Here is a comparison between a patched FreeBSD 6.3 system and my OSX 10.4.11 system.
FreeBSD 6.3
08:49:58.405934 IP [BSD].64328 > [SERVER].domain: 39741+ A? www.yahoo.com. (34)08:50:02.708123 [BSD].51023 > [SERVER].domain: 45758+ A? www.yahooooo.com. (35)
08:50:07.625034 IP [BSD].50648 > [SERVER].domain: 23806+ A? www.www.net. (29)
OSX 10.4.11
08:05:47.741385 IP [OSX].49193 >[SERVER].domain: 55613+ A? www.cnn.com. (29)08:05:48.207547 IP [OSX].49194 >[SERVER].domain: 1106+ PTR? 21.91.236.64.in-addr.arpa. (43)
08:05:51.717245 IP [OSX].49195 >[SERVER].domain: 27650+ A? www.cnn.com. (29)
The Bottom Line
For Apple, it matters most that they patch the client libraries since there are so few OSX recursive servers in use. The bottom line is that despite this update, it appears that the client libraries still aren't patched.
Update:
Swa Frantzen, the SANS Handler on duty, discovered the same thing on OSX 10.5.4
Thanks to Gregg Keizer for covering this topic at ComputerWorld.
And Ryan Naraine also found this interesting enough to cover at the ZDnet Zero Day Blog.

Comments (2)
The issue is deeper than it may seem but may be less significant as well.
The problem is that Apple's resolver isn't much like anyone else's and is only related to BIND in that it replicates some of the API of the old BIND 8 and earlier libresolv and keeps the name. pushing out the patched version of BIND didn't do anything useful for most MacOS users, because the Apple resolver in conjunction with lookupd does all most people would ever need for DNS resolution. That resolver seems to set up a new socket and let the system pick a source port for each of its queries. The system picks such "ephemeral" ports in sequence, which is the traditional BSD way. This means that it is slightly better than using a caching resolver running unpatched BIND, since BIND traditionally has set up a resolver socket at startup and reused it for everything, making the source port static. The bottom line is that really fixing the sequential ports the right way means putting port randomization in under the socket API, and FreeBSD has already proven that task to be harder than it sounds. It seems likely that Apple is putting that off for a while.

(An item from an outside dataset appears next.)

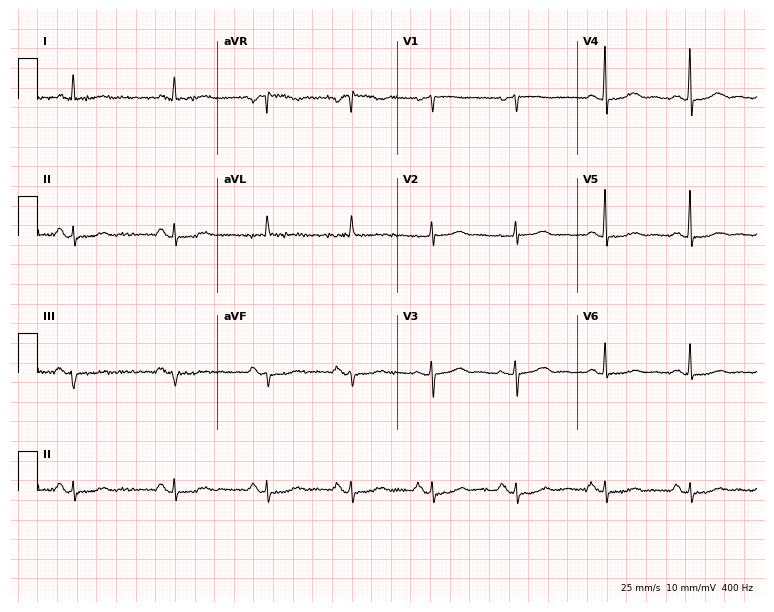
12-lead ECG (7.3-second recording at 400 Hz) from a 73-year-old female patient. Screened for six findings — first-degree AV block, right bundle branch block, left bundle branch block, sinus bradycardia, atrial fibrillation, sinus tachycardia — none is recorded.

Mitigating this is the combined effect of the source port not being constant and a typical system sending query packets to a trusted and logically nearby recursive caching resolver such as a nameserver on their LAN or at their ISP. The predictable port+tid problem demands some basis for prediction in the form of DNS query packets directly from the vulnerable client, but there's no way to get the MacOS resolver library to send a query to anyplace other than where it is configured to ask for resolution.
Posted by Bill Cole | August 1, 2008 3:50 PM
Posted on August 1, 2008 15:50
Andrew Storms, please see comments at:
http://www.palluxo.com/2008/08/02/apple-dns-cache-poisoning-patch-leaves-users-at-risk/
It seems that the problem is not with randomization.